When searching through the hypothesis space of clauses, most ILP algorithms maintain some queue of candidate clauses. This is the case, for instance, in algorithms based on best-first search (Progol, Aleph [12]). Other algorithms, e.g. those based on level-wise search, maintain similar data structures (e.g. Warmr [5]). Many of the clauses that are stored in such queues or similar data structures will be equivalent, even if they are not isomorphic. Existing methods, even if they were removing isomorphic clauses during searchFootnote 11, have to consider each of these equivalent clauses separately, which may greatly affect their performance. This is where using saturations of clauses w.r.t. some background knowledge is most useful because it can replace the different implicitly equivalent clauses by their saturation.
In theory, one could try to test isomorphism of all pairs of clauses currently in the queue data structures. However, this would be prohibitively slow in most practical cases. To efficiently detect equivalences by checking isomorphism of saturations, we replace the queue data structure (or a similar data structure used by the given algorithm) by a data structure that is based on hash tables. When a new hypothesis H is constructed by the algorithm, we first compute its saturation \(H'\). Then, we check whether the modified queue data structure already contains a clause that is isomorphic to \(H'\). To efficiently check this, we use a straightforward generalization of the Weisfeiler-Lehman labeling procedure [22]. We then only need to check whether two clauses are isomorphic if they have the same hash value. We similarly check whether \(H'\) is isomorphic to a clause in the so-called closed set of previously processed hypotheses. If \(H'\) is neither isomorphic to a clause in the queue nor to a clause in the closed set, it is added to the queue.
Example 6
Let us again consider the two clauses from Example 3: \(H_1 = \textit{x}(A) \vee \lnot \textit{animal}(A) \vee \lnot \textit{cod}(A)\) and \(H_2 = \textit{x}(A) \vee \lnot \textit{fish}(A) \vee \lnot \textit{cod}(A)\). Suppose that the theory \(\mathcal {B}\) encodes the taxonomy of animals and contains the rules \(\lnot \textit{cod}(X) \vee \textit{fish}(X)\) and \(\lnot \textit{fish}(X) \vee \textit{animal(X)}\). Computing the saturations of \(H_1\) and \(H_2\), we obtain \(H_1' = \textit{x}(A) \vee \lnot \textit{animal}(A) \vee \lnot \textit{cod}(A) \vee \lnot \textit{fish}(A)\) and \(H_2' = \textit{x}(A) \vee \lnot \textit{fish}(A) \vee \lnot \textit{cod}(A) \vee \lnot \textit{animal}(A)\), which are isomorphic. Therefore both of them can be replaced by the same saturations while the corresponding algorithm keeps searching the hypothesis space.
Similarly as shown above for the two clauses from Example 3, saturations could be used to detect equivalence of the two clauses from Example 4 w.r.t. the corresponding background knowledge theory \(\mathcal {B}\).

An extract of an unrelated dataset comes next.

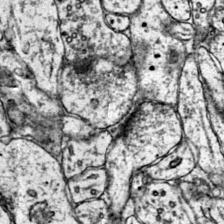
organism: Mouse
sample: Primary visual cortex

In addition to equivalence testing, saturations can be used to filter trivial hypotheses, i.e. hypotheses covering every example, without explicitly computing their coverage on the dataset (which would be very costly on large datasets). We illustrate this use of saturations in the next example.
Example 7
Consider a domain theory \(\mathcal {B} = \lnot \textit{professor}(X) \vee \lnot \textit{student}(X)\) which states that no one can be both a student and a professor. Let us also consider a hypothesis \(H = \textit{employee}(X) \vee \lnot \textit{professor}(X) \vee \lnot \textit{student}(X)\). If the domain theory \(\mathcal {B}\) is correct, H should cover all examples from the dataset and is thus trivial. Accordingly, the saturation of H contains every literal, and is in particular equivalent to \(\mathbf {T}\).
3.4 Learning Domain Theories for Pruning
The domain theories that we want to use for pruning hypothesis spaces can be learned from the given training dataset. Every clause C in such a learned domain theory should satisfy \(e \models C\) for all examples e in the dataset. We construct such theories using a level-wise search procedure, starting with an empty domain theory. The level-wise procedure maintains a list of candidate clauses (modulo isomorphism) with i literals. If a clause C in the list of candidate clauses covers all examples (i.e. \(e \models C\) for all e from the dataset) then it is removed from the list and if there is no clause in the domain theory which \(\theta \)-subsumes C, then C is also added to the domain theory. Each of the remaining clauses in the list, i.e. those which do not cover all examples in the dataset, are then extended in all possible ways by the addition of a literal. This is repeated until a threshold on the maximum number of literals is reached. The covering of examples by the candidate clauses is checked using \(\theta \)-subsumption as outlined in Sect. 2.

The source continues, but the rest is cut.